A genome-wide, machine learning-guided exploration of the cis-regulatory code involved in neuronal differentiation

Gene expression is controlled by proximal and distal cis-regulatory elements (CREs), containing DNA motifs bound by various transcription factors (TFs). Other sequence features, such as specific k-mers or low complexity regions, have also been implicated. However, in a dynamic biological process such as cell differentiation, we lack an understanding of how the transcriptional activity of CREs progressively change and what sequence features underlie these transitions, which may reflect common and/or coordinated regulatory processes. Here, we use single-cell ATAC-seq and RNA-seq to follow, at a genome scale, CREs along differentiation of induced pluripotent stem cells into cortical neurons and develop a method to automatically identify the diversity of CRE profiles and their underlying sequence features. We propose a machine-learning guided clustering algorithm, STOIC (Statistical learning TO Inform Clustering), that jointly learns an unsupervised clustering of the CREs in the space of the activity profiles and a supervised predictor associated with each cluster in the DNA-sequence space.
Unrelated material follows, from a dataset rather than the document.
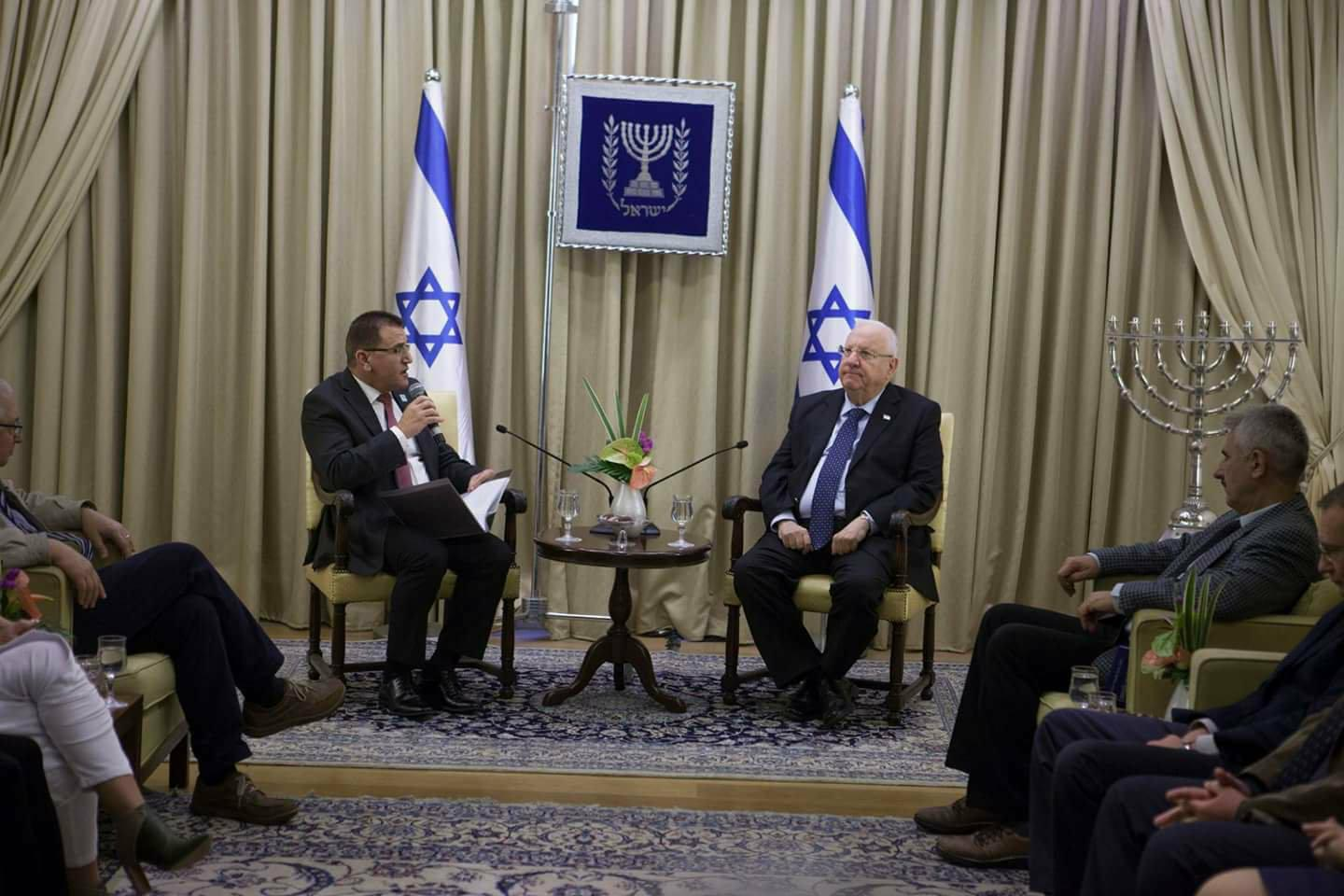 ד"ר סלמאן זרקא מבקר בבית הנשיא יחד עם צוות המרכז הרפואי זיו, ינואר 2018

This procedure explores the expression space and delineates the CRE clusters iteratively in order to optimize the performance of a supervised classifier predicting CRE cluster membership based on DNA sequence features. STOIC is specifically designed to provide readily interpretable results. We show that the method identifies CRE profiles associated with highly predictive sequence features and outperforms methods solely concerned with co-activity clustering on this task. Orthogonal data collected in the same settings link the inferred CRE clusters to specific enhancer or promoter signatures. Furthermore, we show that the DNA features unveiled by STOIC reflect biologically relevant regulators and offer a valuable basis to dissect elements of the cis-regulatory grammar. Finally, we demonstrate the general applicability of STOIC by analyzing five bulk CAGE datasets of human cells responding to various treatments.